Starting at the line that contains "28/07/2020 | 252988 |", please transcribe every line through the end of the entries, exactly and with no pictures.

[Opening Stored data section]

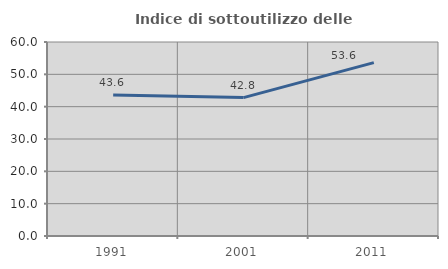
| Category | Indice di sottoutilizzo delle abitazioni  |
|---|---|
| 1991.0 | 43.609 |
| 2001.0 | 42.807 |
| 2011.0 | 53.612 |
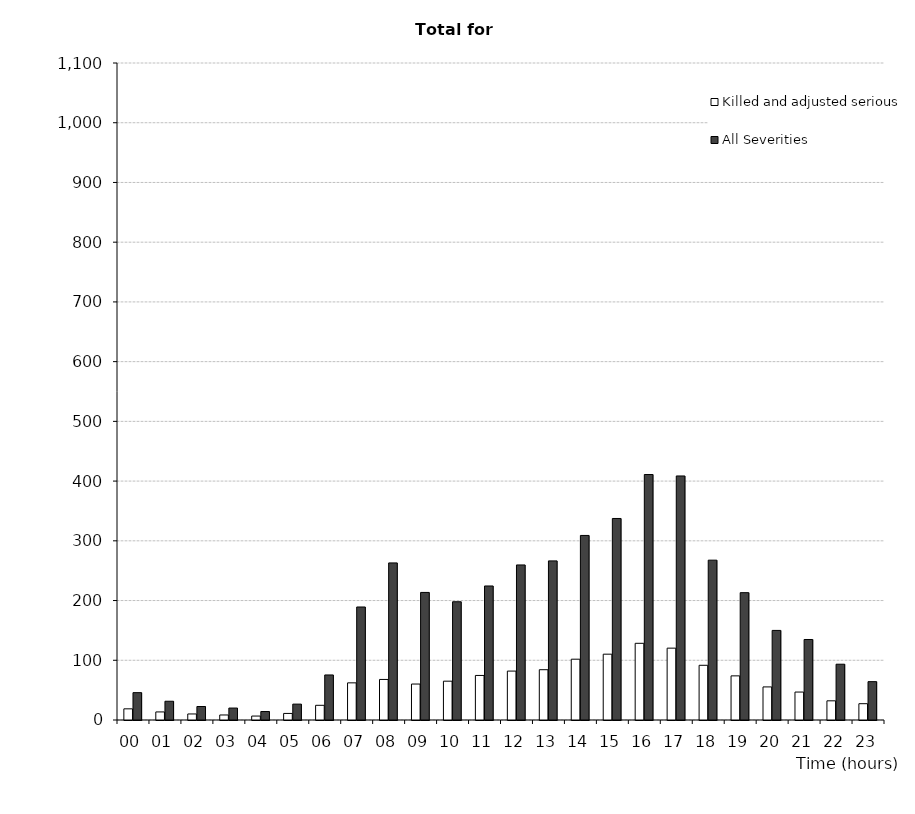
| Category | Killed and adjusted serious | All Severities |
|---|---|---|
| 00 | 18.7 | 45.8 |
| 01 | 13.5 | 31.4 |
| 02 | 10.1 | 22.6 |
| 03 | 8.4 | 20 |
| 04 | 6.6 | 14.2 |
| 05 | 11 | 26.6 |
| 06 | 24.6 | 75.4 |
| 07 | 62.2 | 189.2 |
| 08 | 67.9 | 263 |
| 09 | 60.2 | 213.6 |
| 10 | 65 | 198 |
| 11 | 74.6 | 224.4 |
| 12 | 81.9 | 259.6 |
| 13 | 84.2 | 266.4 |
| 14 | 101.8 | 309 |
| 15 | 110.2 | 337.4 |
| 16 | 128.4 | 411 |
| 17 | 120.3 | 408.6 |
| 18 | 91.6 | 267.6 |
| 19 | 73.9 | 213.2 |
| 20 | 55.4 | 150 |
| 21 | 46.8 | 134.8 |
| 22 | 32.1 | 93.4 |
| 23 | 27.3 | 64.2 |
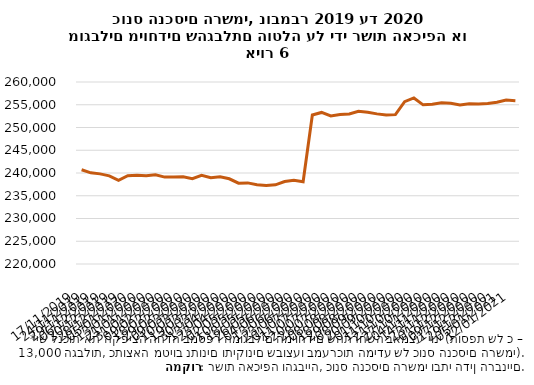
| Category | מוגבל מיוחד |
|---|---|
| 17/11/2019 | 240708 |
| 24/11/2019 | 240043 |
| 29/11/2019 | 239808 |
| 06/12/2019 | 239378 |
| 20/12/2019 | 238393 |
| 28/12/2019 | 239421 |
| 05/01/2020 | 239524 |
| 13/01/2020 | 239420 |
| 21/01/2020 | 239632 |
| 31/01/2020 | 239099 |
| 09/02/2020 | 239120 |
| 18/02/2020 | 239150 |
| 29/02/2020 | 238760 |
| 09/03/2020 | 239502 |
| 10/03/2020 | 238982 |
| 19/03/2020 | 239150 |
| 30/03/2020 | 238731 |
| 13/04/2020 | 237771 |
| 23/04/2020 | 237824 |
| 02/05/2020 | 237432 |
| 10/05/2020 | 237280 |
| 18/05/2020 | 237404 |
| 26/05/2020 | 238115 |
| 04/06/2020 | 238388 |
| 13/06/2020 | 238062 |
| 23/06/2020 | 252763 |
| 01/07/2020 | 253312 |
| 11/07/2020 | 252553 |
| 20/07/2020 | 252857 |
| 28/07/2020 | 252988 |
| 08/08/2020 | 253543 |
| 18/08/2020 | 253359 |
| 29/08/2020 | 252995 |
| 08/09/2020 | 252723 |
| 20/09/2020 | 252823 |
| 01/10/2020 | 255676 |
| 11/10/2020 | 256500 |
| 21/10/2020 | 254983 |
| 27/10/2020 | 255123 |
| 04/11/2020 | 255437 |
| 14/11/2020 | 255343 |
| 23/11/2020 | 254959 |
| 01/12/2020 | 255230 |
| 09/12/2020 | 255142 |
| 17/12/2020 | 255285 |
| 29/12/2020 | 255560 |
| 05/01/2021 | 256033 |
| 12/01/2021 | 255903 |
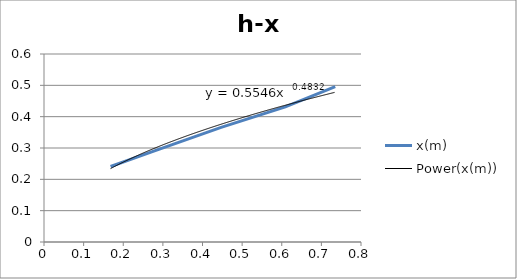
| Category | x(m) |
|---|---|
| 0.168 | 0.241 |
| 0.27 | 0.287 |
| 0.447 | 0.366 |
| 0.609 | 0.431 |
| 0.735 | 0.496 |
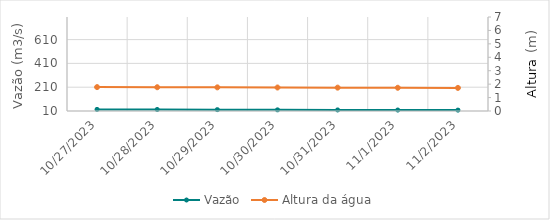
| Category | Vazão |
|---|---|
| 5/11/23 | 460.97 |
| 5/10/23 | 454.54 |
| 5/9/23 | 470.5 |
| 5/8/23 | 406.35 |
| 5/7/23 | 363.18 |
| 5/6/23 | 265.45 |
| 5/5/23 | 240.06 |

[Closing Stored data section]

• Solution to this exercise:
| 28/07/2020 | 252988 |
| 08/08/2020 | 253543 |
| 18/08/2020 | 253359 |
| 29/08/2020 | 252995 |
| 08/09/2020 | 252723 |
| 20/09/2020 | 252823 |
| 01/10/2020 | 255676 |
| 11/10/2020 | 256500 |
| 21/10/2020 | 254983 |
| 27/10/2020 | 255123 |
| 04/11/2020 | 255437 |
| 14/11/2020 | 255343 |
| 23/11/2020 | 254959 |
| 01/12/2020 | 255230 |
| 09/12/2020 | 255142 |
| 17/12/2020 | 255285 |
| 29/12/2020 | 255560 |
| 05/01/2021 | 256033 |
| 12/01/2021 | 255903 |
| Category | x(m) |
|---|---|
| 0.168 | 0.241 |
| 0.27 | 0.287 |
| 0.447 | 0.366 |
| 0.609 | 0.431 |
| 0.735 | 0.496 |
| Category | Vazão |
|---|---|
| 5/11/23 | 460.97 |
| 5/10/23 | 454.54 |
| 5/9/23 | 470.5 |
| 5/8/23 | 406.35 |
| 5/7/23 | 363.18 |
| 5/6/23 | 265.45 |
| 5/5/23 | 240.06 |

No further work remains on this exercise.